Your skin feels amazingly soft once you’ve washed the mud off though, completely exfoliated, so you can certainly appreciate why so many people come to this lowest point in earth for their health and beauty treatments.

We left Jordan via the King Hussein (Allenby) Bridge, aided by a facilitated (VIP) service which enabled us to make the crossing to the West Bank in well under an hour, rather than the 3 hours it can otherwise take. Having seen the queues and numerous security checkpoints, I’d highly recommend this option!

Jordan is not cheap, although possibly better value than Israel. The Jordanian Dinar is a very strong currency so it’s  certainly not a ‘bargain’ destination in the Middle East as perhaps Egypt, Turkey or Morocco are sometimes perceived as being. It’s not as hi-tech as Israel, the food is a little less varied as much of the country is semi-desert and so there are challenges. Trade with neighbours Syria and Iraq is greatly diminished due to the conflicts in those countries, and Jordan is now heavily dependent on shipping brought into Aqaba and then north by road, so there are an awful lot of trucks on the main highway!

The challenge of the shortage of water (like much of this region) is apparent, but in a region in near continual strife, what’s striking is how stable and relatively prosperous Jordan is. Tourism is booming after a slump following the ‘Arab Spring’ unrests of the early 2010’s.

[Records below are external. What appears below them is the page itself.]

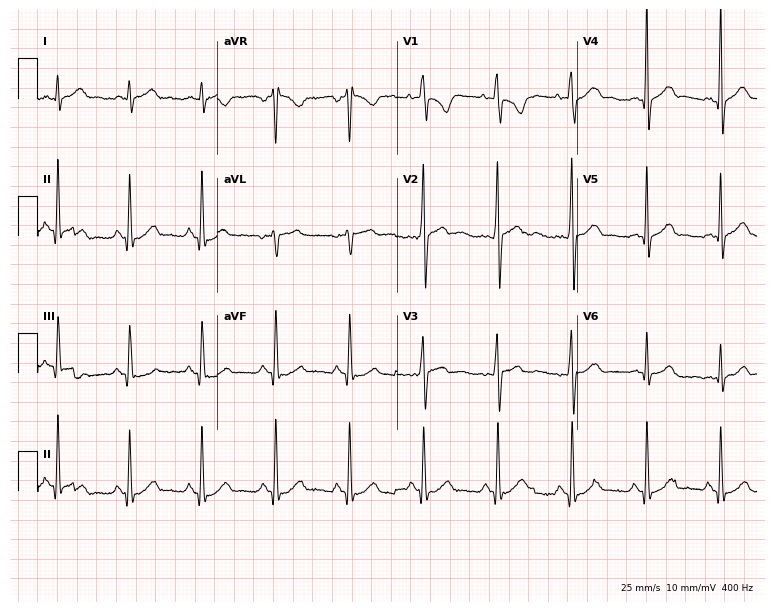
Resting 12-lead electrocardiogram. Patient: a man, 39 years old. Read as a normal ECG.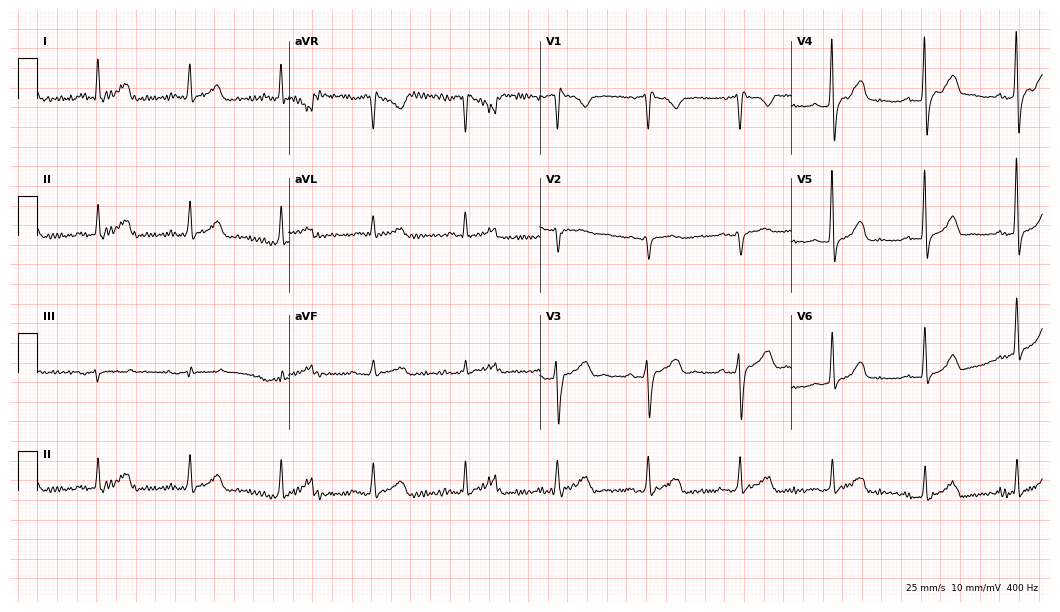
12-lead ECG (10.2-second recording at 400 Hz) from a 58-year-old male patient. Screened for six findings — first-degree AV block, right bundle branch block, left bundle branch block, sinus bradycardia, atrial fibrillation, sinus tachycardia — none is recorded. Other findings, if any, are not listed.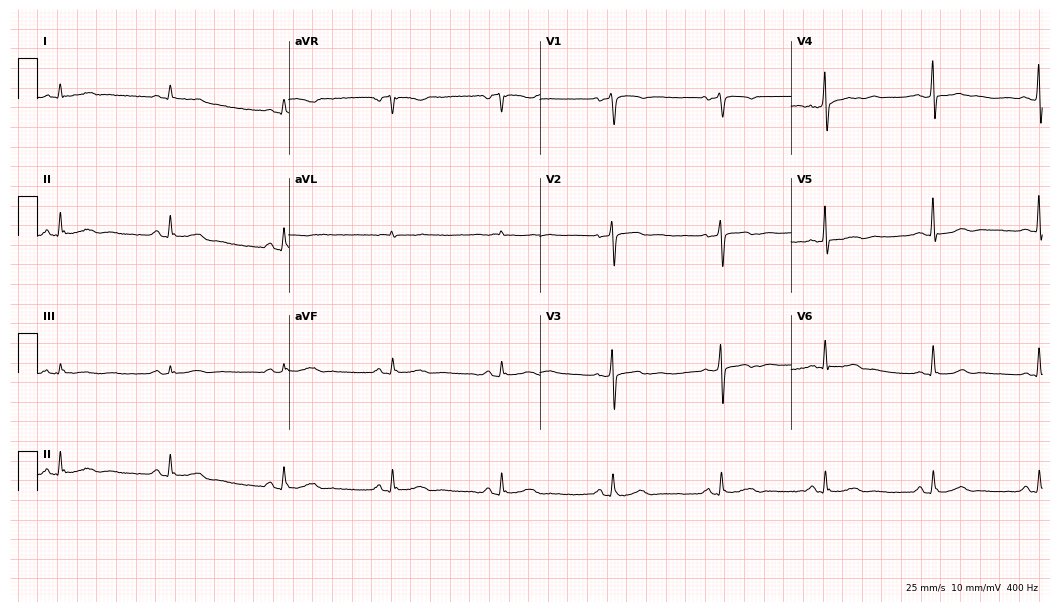
12-lead ECG from a 52-year-old male patient. Labelled as a normal ECG.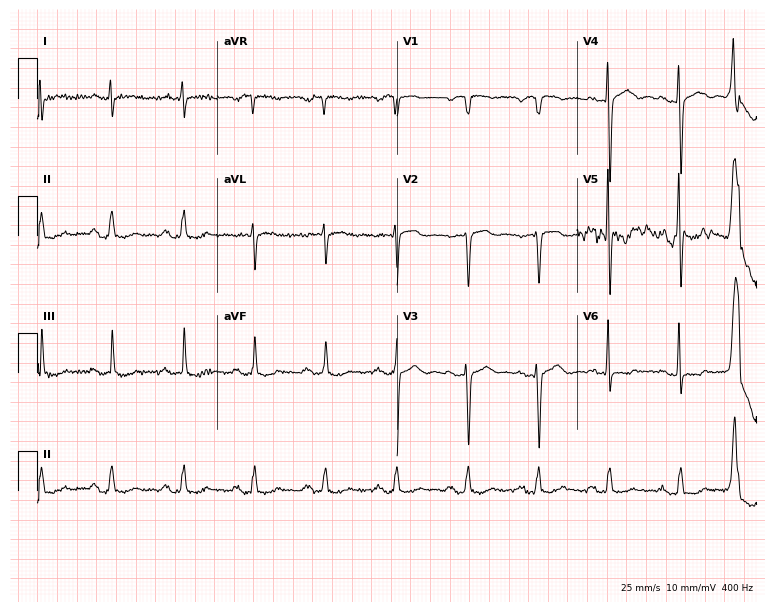
12-lead ECG from an 84-year-old male patient. No first-degree AV block, right bundle branch block (RBBB), left bundle branch block (LBBB), sinus bradycardia, atrial fibrillation (AF) or sinus tachycardia recorded for this tracing.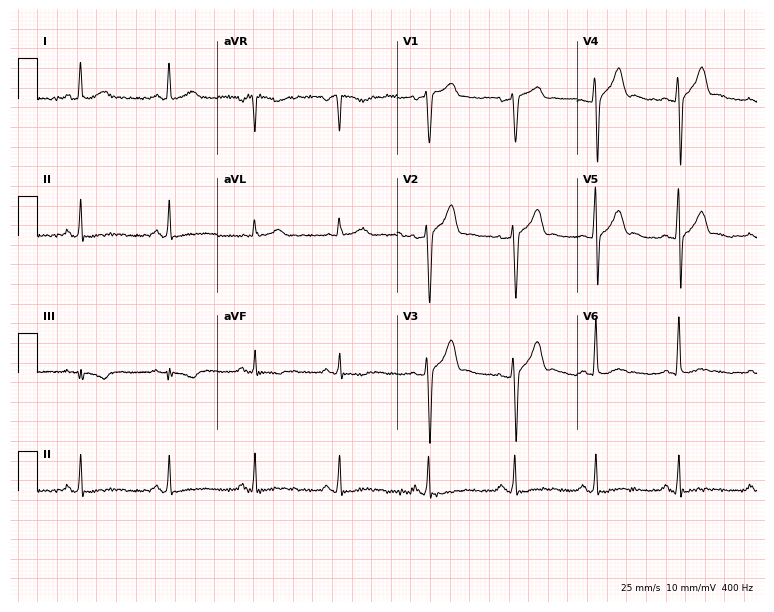
12-lead ECG from a 33-year-old male patient. Recorded interpretation: within normal limits.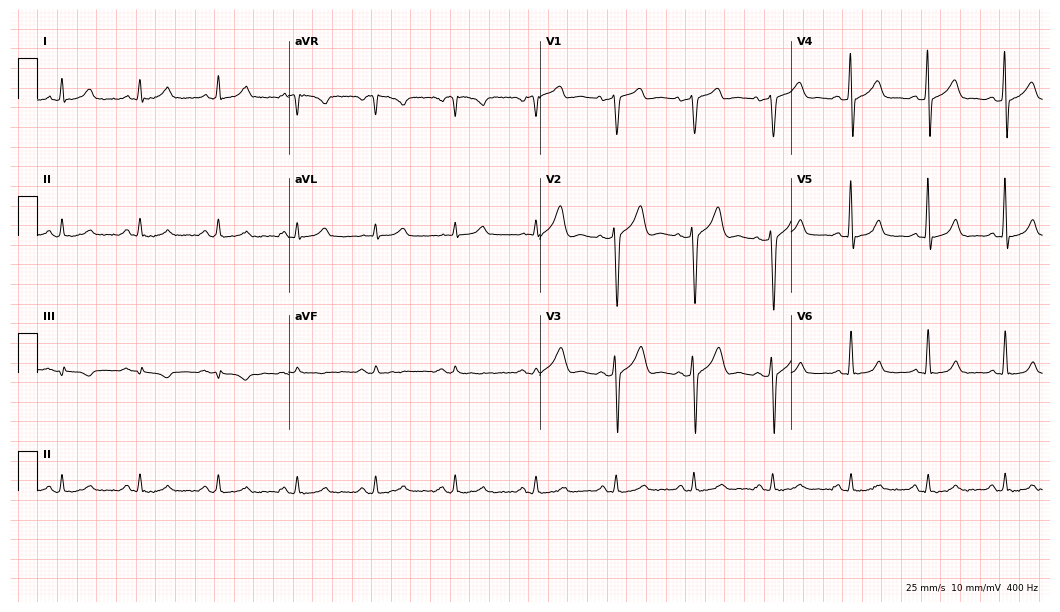
ECG — a man, 50 years old. Labelled as a normal ECG.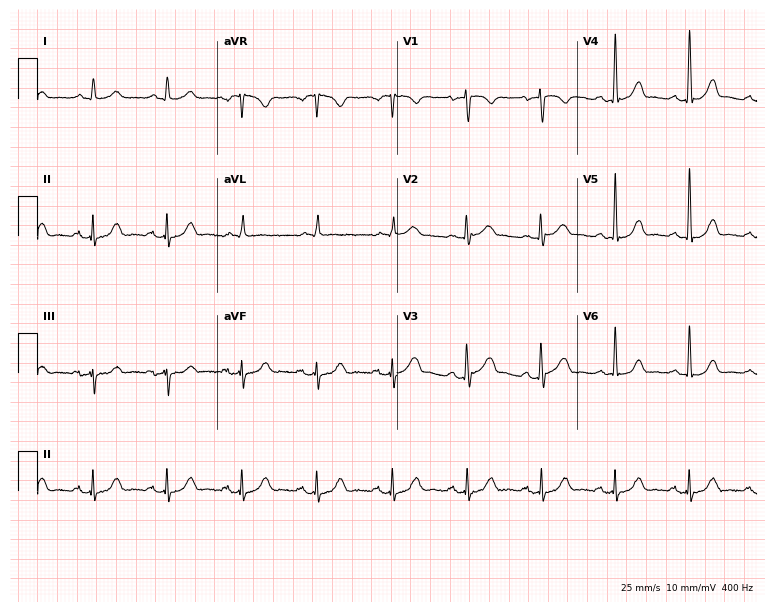
Electrocardiogram (7.3-second recording at 400 Hz), a 70-year-old man. Overall reading on record: normal ECG.

Jordanian’s respect and affection for the stabilising influence of their monarchy is very clear. The Arabic tradition of a generous welcome and hospitality is also evident everywhere, and that made for a great experience. There were lots of Italian tourists here in August, whereas Israel had lots of French visiting. There’s now a small lull while the Europeans go back to work and school before the high season begins in mid-September for both countries.

Jordan presents itself as a relatively moderate, progressive Muslim country where Kiwis can feel safe and welcome, and it’s not very big either – we managed to see the majority of the obvious highlights in just 6 days, although we didn’t want to leave at the end!